Nutshell is better for B2B sales teams whose motion is build a list, sequence it, book meetings, work the pipeline — email marketing lives inside the CRM against the same contact records. Monday CRM is better for agencies and services businesses where the close is the start of the work, because the handoff to delivery is a status change instead of an integration. Neither is the better CRM in the abstract.
Is Monday CRM cheaper than Nutshell?
Yes, and by a wide margin at the tier that matters. Monday CRM runs $12/seat/mo (Basic), $17 (Standard), $28 (Pro), annual with a three-seat minimum — and since automations, integrations, and forecasting start at Standard, treat $17/seat as the real entry price. Nutshell is $13/user/mo (Foundation) but Foundation lacks sales automation and most teams need Pro at $42/user/mo. That's roughly 2.5x per seat.
Does Monday CRM do email sequences and broadcast email?
No. Monday CRM has email tracking and automations, but it isn't an email marketing platform and doesn't pretend to be. You'll bolt on a sequencer, and then you have two systems with two ideas of who's been contacted. Nutshell includes broadcast emails, drip sequences, engagement tracking, and automated sequences at the Pro tier — if you'd otherwise pay for Mailchimp alongside Monday, the price gap closes fast.
Can Monday CRM run client onboarding and delivery, not just sales?
That's its whole advantage. A Monday board can be a pipeline, a client onboarding tracker, an implementation project, or a content calendar — same platform, same automations. The bill comes due in consistency: Monday's own limitations note that heavy customization leads to inconsistencies without admin oversight. Give five people the ability to invent their own pipeline and you'll have five pipelines and no forecast.
Which is easier for a small team without an ops person?

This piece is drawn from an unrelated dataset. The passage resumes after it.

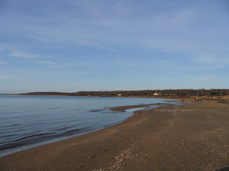 kattegat bay, take from halmstad, Sweden.
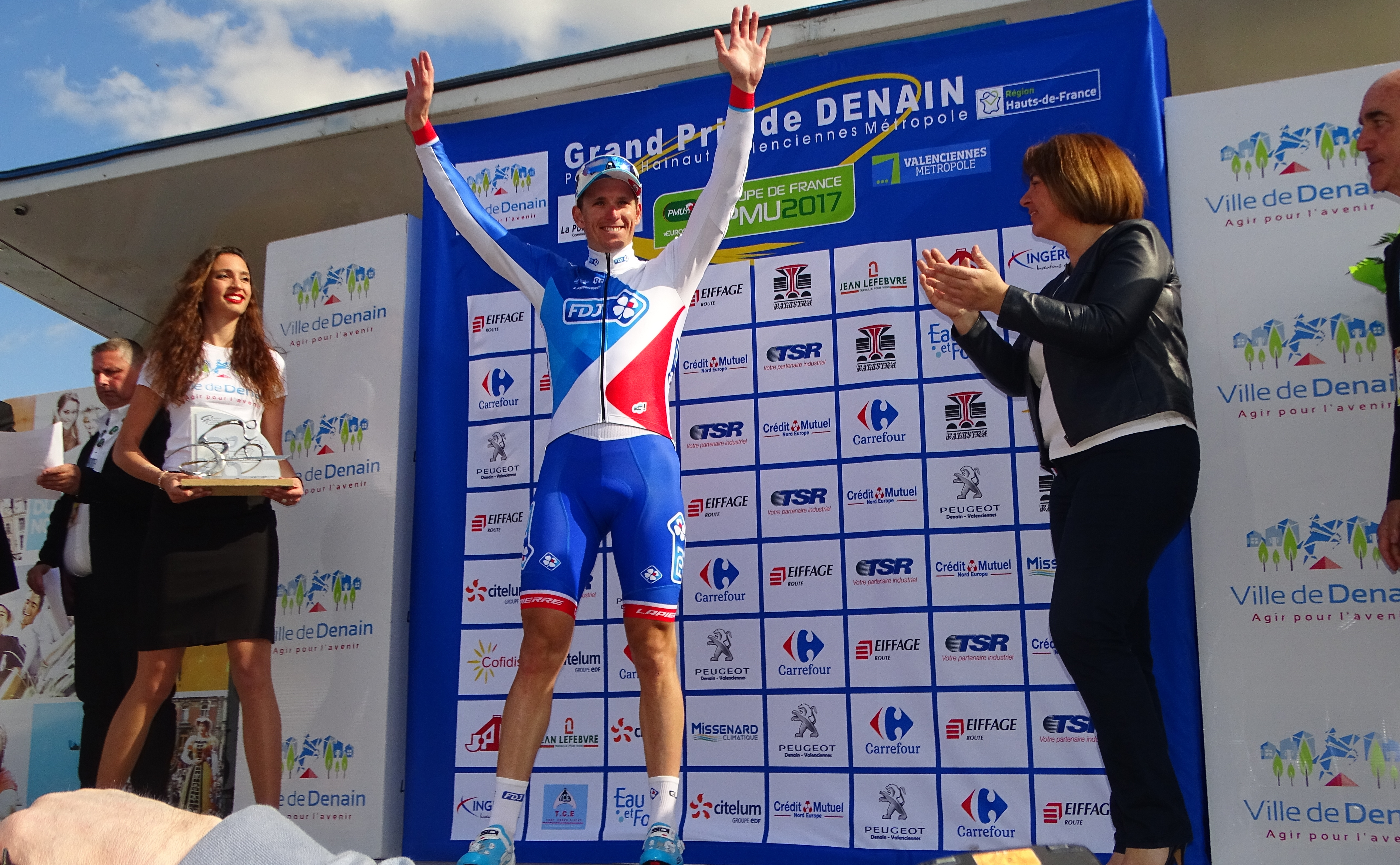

Monday wins the first two weeks — the board UI is immediately obvious and deployments go live fast. Nutshell wins the first two quarters: it's rated 4.3 on G2 with ease of use as the most-cited positive, and free live support is included on every plan, down to the $13 Foundation tier. If nobody on your team owns the CRM schema, that support line matters more than the onboarding speed.